The Arthur Rubinstein Łódź Philharmonic (Filharmonia Łódzka) is a professional symphony orchestra based in Łódź, Poland. It was founded in 1915 by composer and conductor Tadeusz Mazurkiewicz and Gotliba Teschnera, a cello instructor and bookstore owner. The men organized the orchestra initially as a temporary ensemble to play for a benefit for impoverished musicians. The orchestra was made up of approximately 60 musicians, both professional and amateur. The enthusiastic reception of this benefit concert drew the patronage of industrialist Karol Wilhelm Scheilbler, who provided the finances necessary to make the orchestra a permanent ensemble. Mazurkiewicz was appointed the orchestra's first director.

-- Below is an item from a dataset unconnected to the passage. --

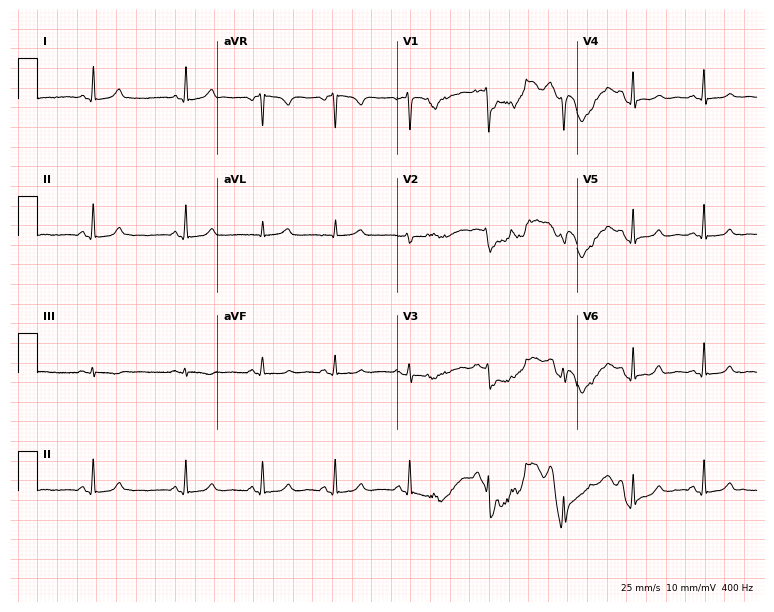
12-lead ECG from a 32-year-old woman (7.3-second recording at 400 Hz). No first-degree AV block, right bundle branch block (RBBB), left bundle branch block (LBBB), sinus bradycardia, atrial fibrillation (AF) or sinus tachycardia recorded for this tracing. Findings outside these six are not listed.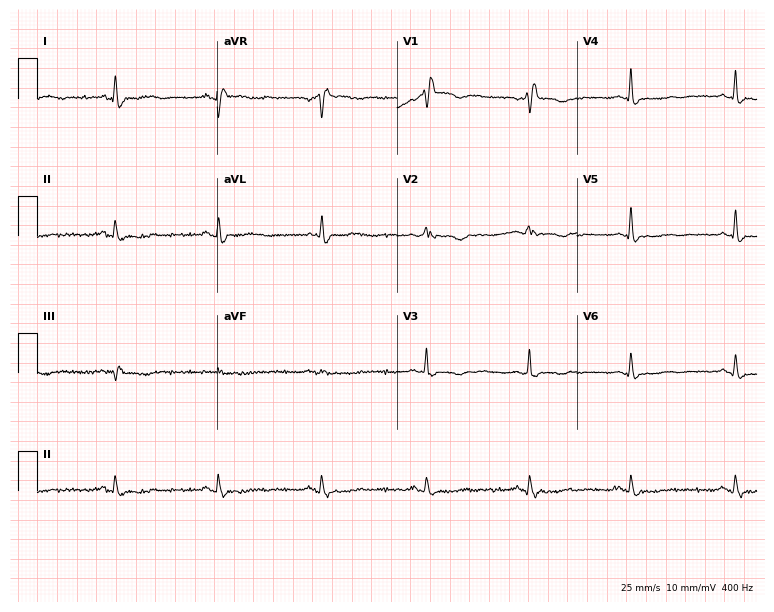
ECG (7.3-second recording at 400 Hz) — a 54-year-old female patient. Screened for six findings — first-degree AV block, right bundle branch block, left bundle branch block, sinus bradycardia, atrial fibrillation, sinus tachycardia — none is recorded. Other findings, if any, are not listed.

In 1934 the orchestra ceased activities, but resumed performances in 1938. World War II halted concerts again, with performances resuming following the end of the war. Initially after the war, it was called the Municipal Philharmonic. Beginning in 1949, it was called the State Philharmonic in Łódź. In 1984, it was renamed after Arthur Rubinstein.

The orchestra's current home is the Łódzki Dom Koncertowy, a concert hall built for the orchestra that was inaugurated in 2004. Conductor Lech Dzierżanowski has served as the orchestra's General and Artistic Director since 2007.